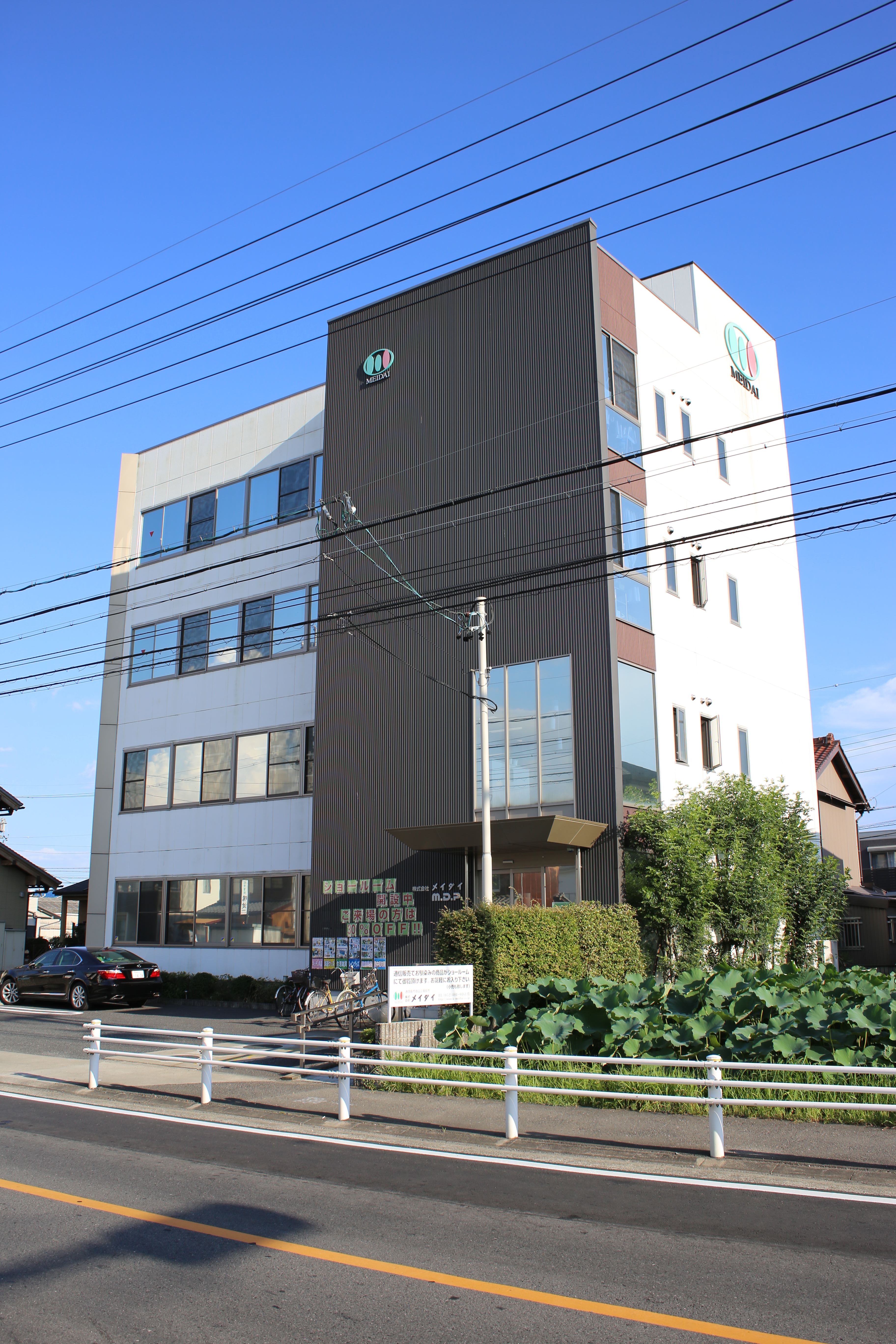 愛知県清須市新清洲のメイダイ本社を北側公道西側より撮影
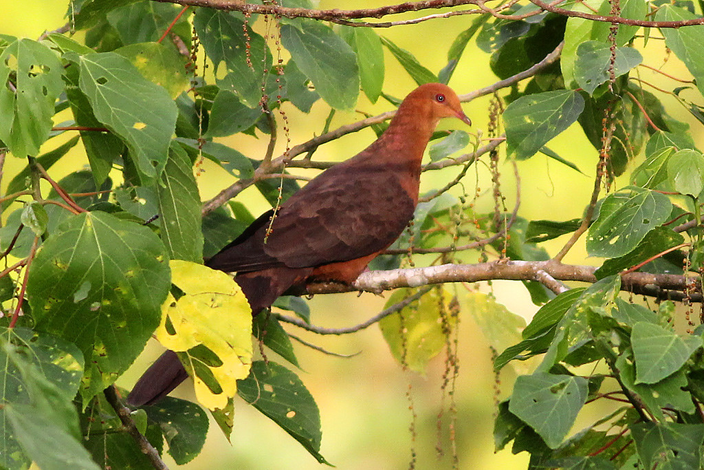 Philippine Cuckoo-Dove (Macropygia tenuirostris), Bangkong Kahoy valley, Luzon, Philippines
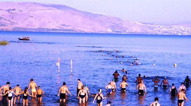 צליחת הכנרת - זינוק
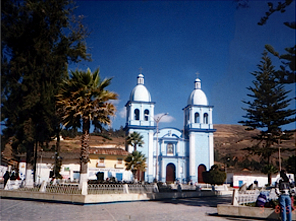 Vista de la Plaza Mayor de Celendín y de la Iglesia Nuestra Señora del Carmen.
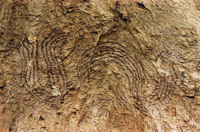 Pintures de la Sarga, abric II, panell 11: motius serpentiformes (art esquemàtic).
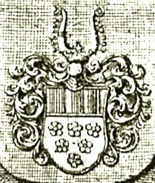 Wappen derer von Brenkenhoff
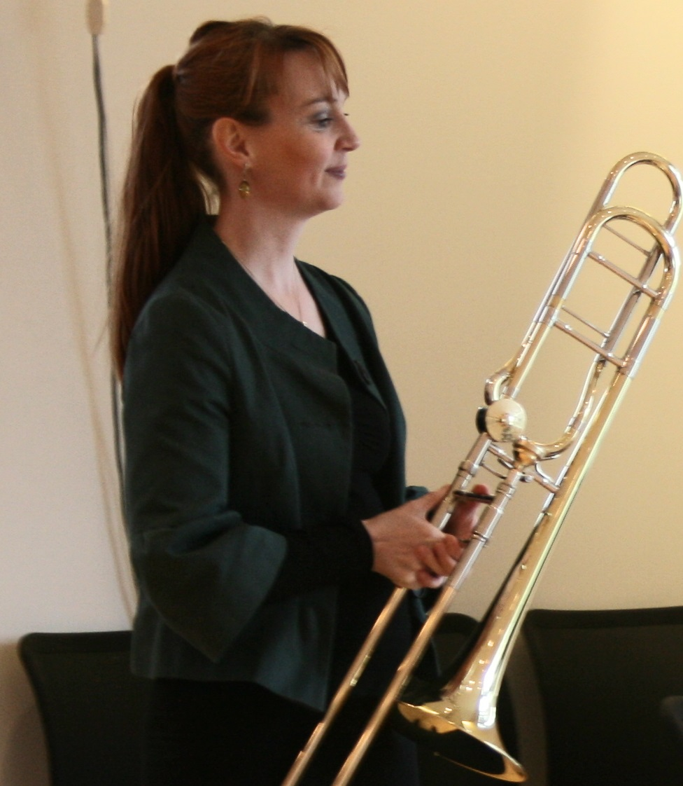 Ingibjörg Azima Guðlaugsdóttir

· · · · ·

EXERCISE OBJECTIVE:
As you output the material, omit the pictures but alter nothing else.

RESULT OF THIS TASK:
 愛知県清須市新清洲のメイダイ本社を北側公道西側より撮影
 Philippine Cuckoo-Dove (Macropygia tenuirostris), Bangkong Kahoy valley, Luzon, Philippines
 צליחת הכנרת - זינוק
 Vista de la Plaza Mayor de Celendín y de la Iglesia Nuestra Señora del Carmen.
 Pintures de la Sarga, abric II, panell 11: motius serpentiformes (art esquemàtic).
 Wappen derer von Brenkenhoff
 Ingibjörg Azima Guðlaugsdóttir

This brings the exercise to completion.